I probably spend the majority of my knitting time on the couch in my front room or in the passenger seat of the car (I don't drive, yet, so try to always bring a project or three in the car for long drives). Not that those are the only places I'll knit by any means, especially since I became a mother and time to knit became a little harder to come by. If my daughter will play by herself for a while at the playground (or if we happen to be there with other children and she's not being too shy), or when she's running to blow off steam after we come out of the local coop, I'll pull out one of the small projects I keep in my bag and fit in a few rows.

Lots of my friends and some of my family knit/crochet so they don't think it strange for me to pull out some knitting if we're sitting talking. When we visit my husband's family and everyone just sits around to chat and visit it saves my sanity to be able to pull something out of my bag to work on so my fingers don't itch!! I think they think it's an exotic curious thing that I'm working in the corner over there from the questions they ask but they don't seem to mind that I'm doing it thankfully.

Monday 26 April 2010

Starting Out – Knitting and Crochet Blog Week Day 1

Just as I want to try to get back into the swing of blogging (and generally being creative) again conveniently there's something to join in with that will prompt me to get going each day this week. Courtesy of Eskimimi this week is Knitting and Crochet Blog Week, each day there's a different topic for those taking part to blog about.

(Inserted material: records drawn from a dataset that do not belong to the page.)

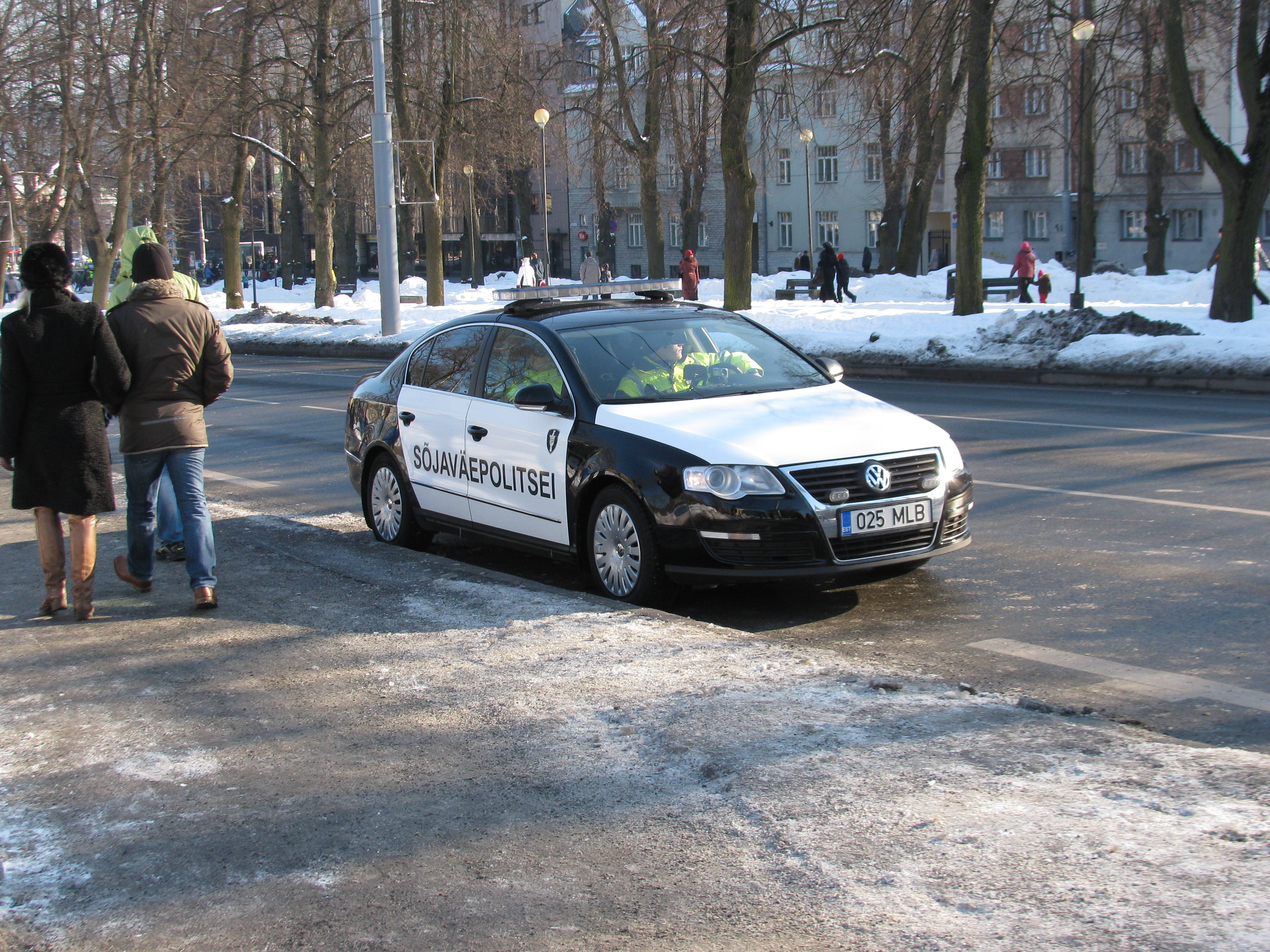 Sõjaväepolitseiauto Tallinnas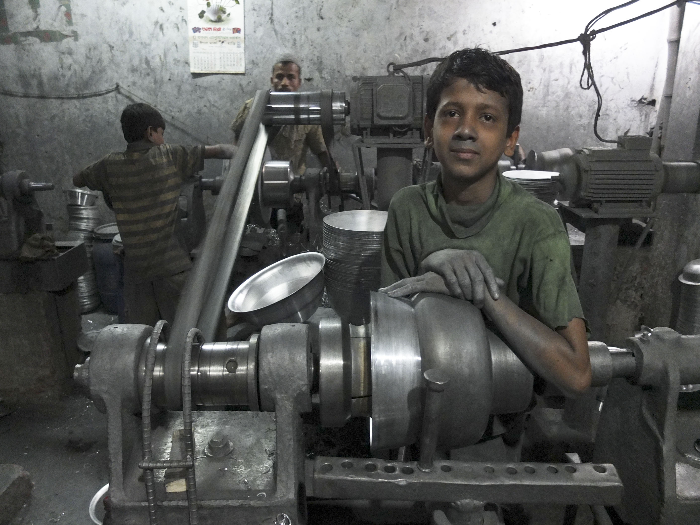 Pobreza y trabajo infantil Dacca, Bangladesh.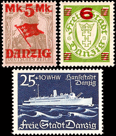 Stamps of the Free City of Gdańsk/Danzig 1920-1939/Znaczki W. M. Gdańska 1920-1939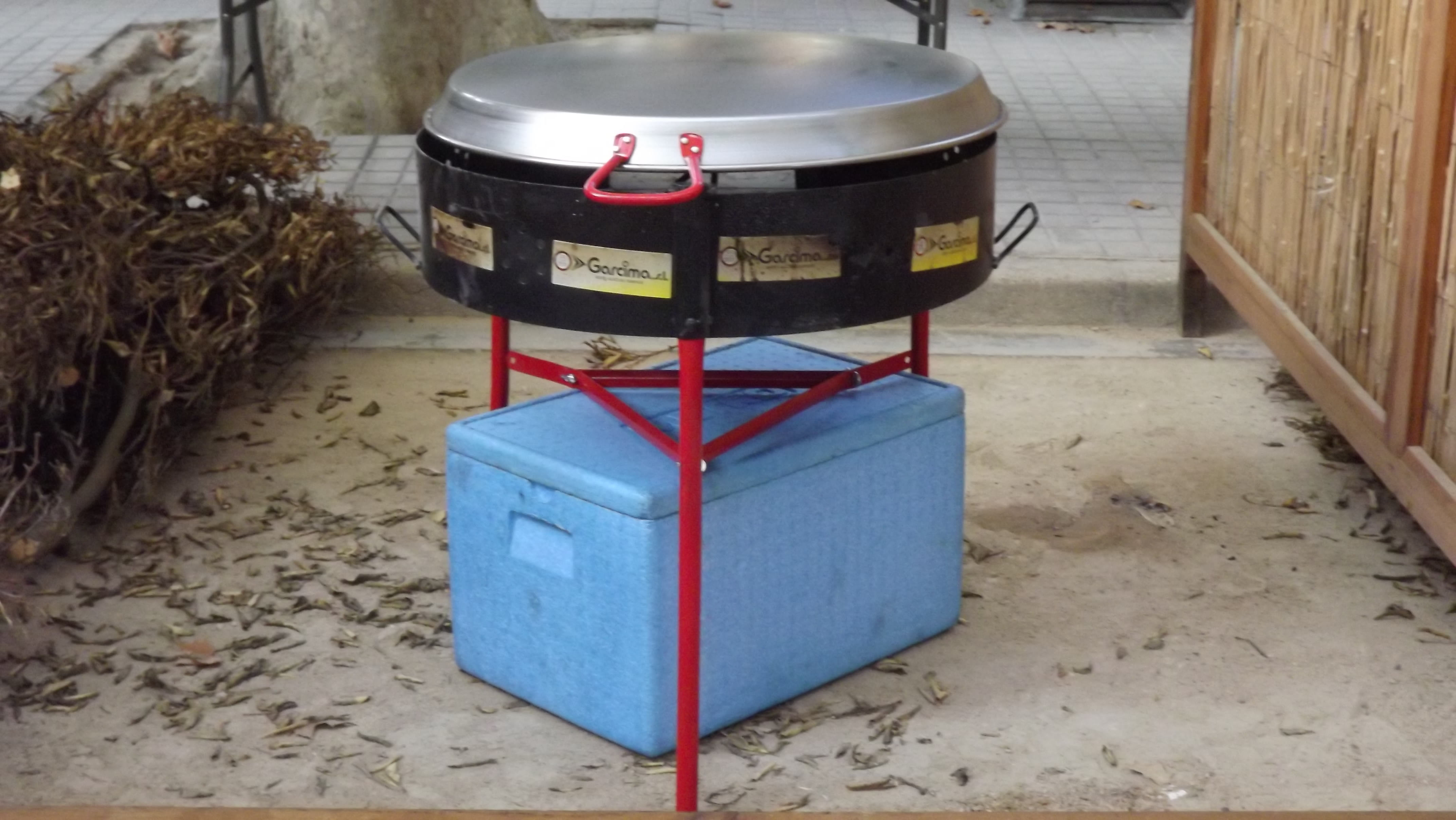 Kit para cocinar la paella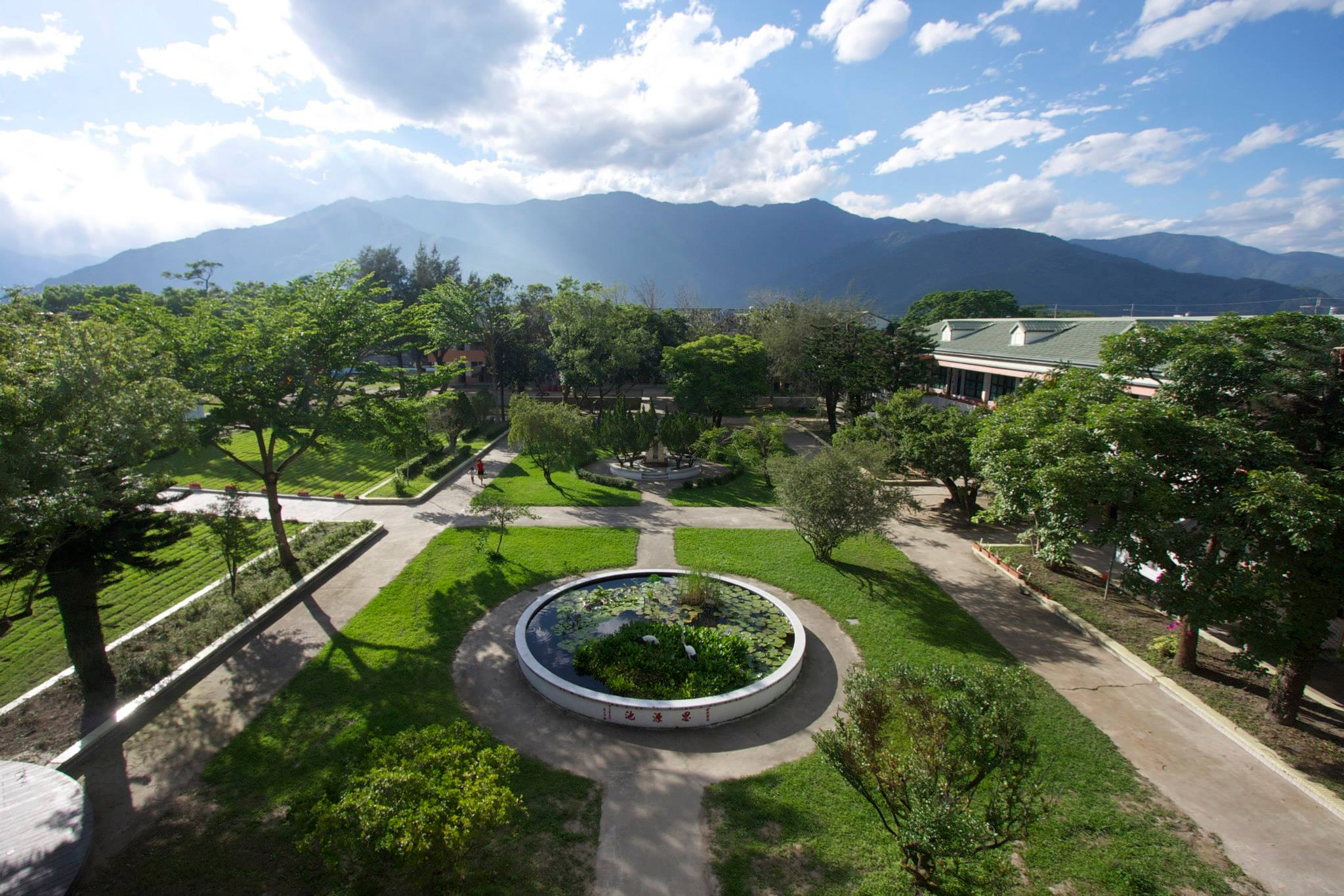 中文（台灣）: 福原國小中庭

I also notice (and I'm afraid I've already forgotten where I saw this) that once I've got a hold of my knitting inspirations "Elsie Marley" is having a kid's clothes week challenge - for the second year she's challenging herself and others who want to join in to "spend an hour each day working on clothes for your kid’s–or kids’–summer wardrobe." Hopefully this will get me motivated to work on some new baby clothes, and make some things for my nearly 4yo too (although I'm afraid she has quite a lot of summer dresses already).

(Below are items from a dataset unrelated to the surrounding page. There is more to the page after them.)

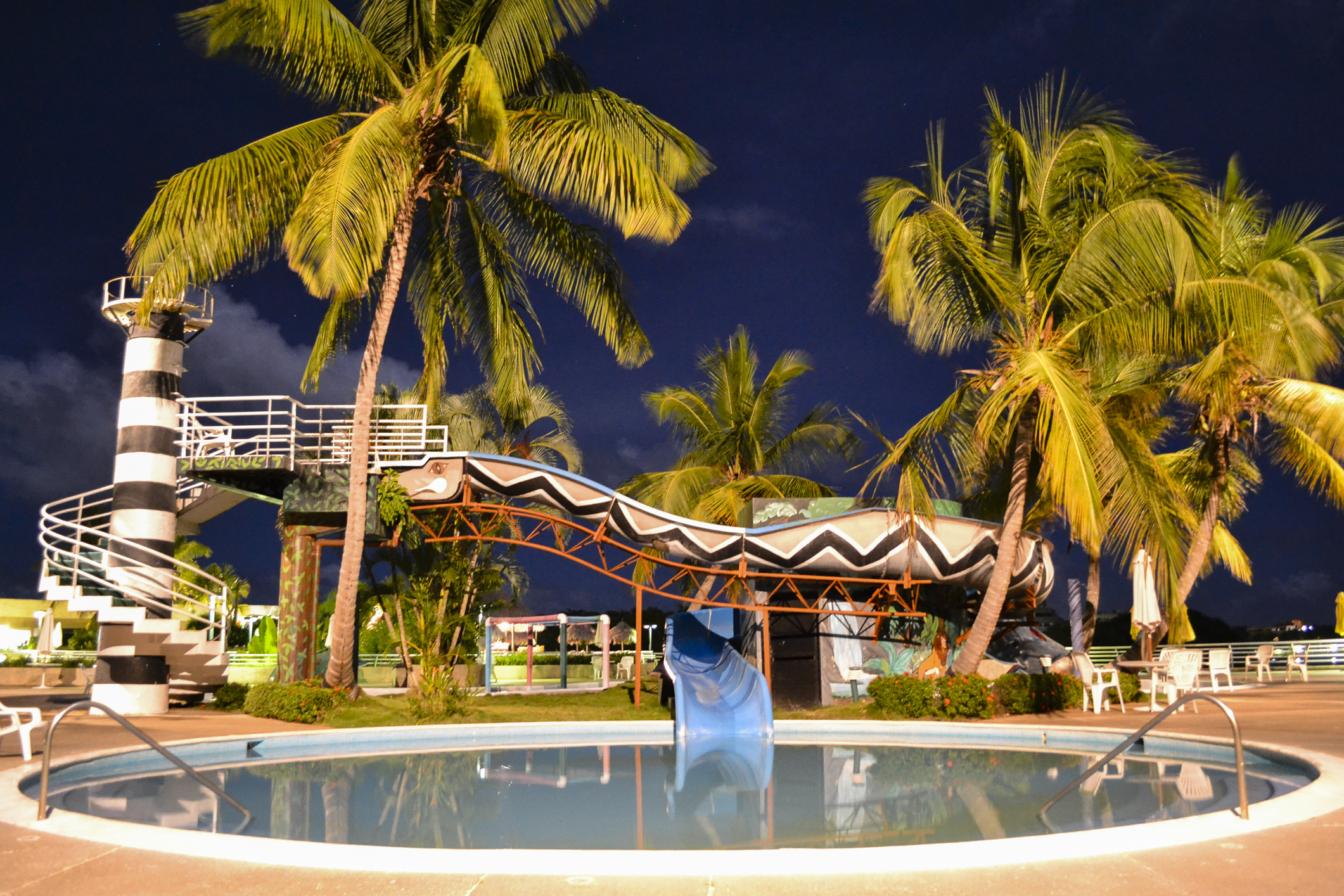 Las Olas Club Resort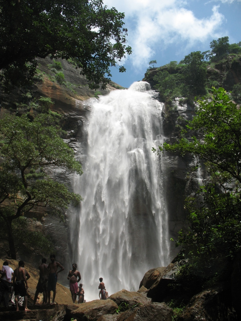 Kolli Hill Aagaya Gangai Fall Template:வார்ப்புரு:GFDL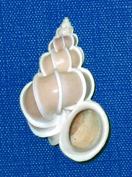 Epitonium Scalare Origine : Tayabas Bay, Philippines Remonté dans un filet de pêcheurs par 70 m de fond Auteur Michael Barruel (clmiadfl) Nice, France

Of course part of the danger of all this will also be discovering more blogs I want to add to my insanely congested feedreeder but we'll cross that bridge when we come to it! I'll have to be firm with myself and get my bloglines subscriptions in better order and then actually get around to making a blogroll here.

And at last on to the blogging topic of the day. This may not be my finest blogging hour since I've left it rather late to sit down and write (and then I may just have fallen asleep on the couch for 3 hours and woken up, ahem, oh and then resettled my daughter who also woke up).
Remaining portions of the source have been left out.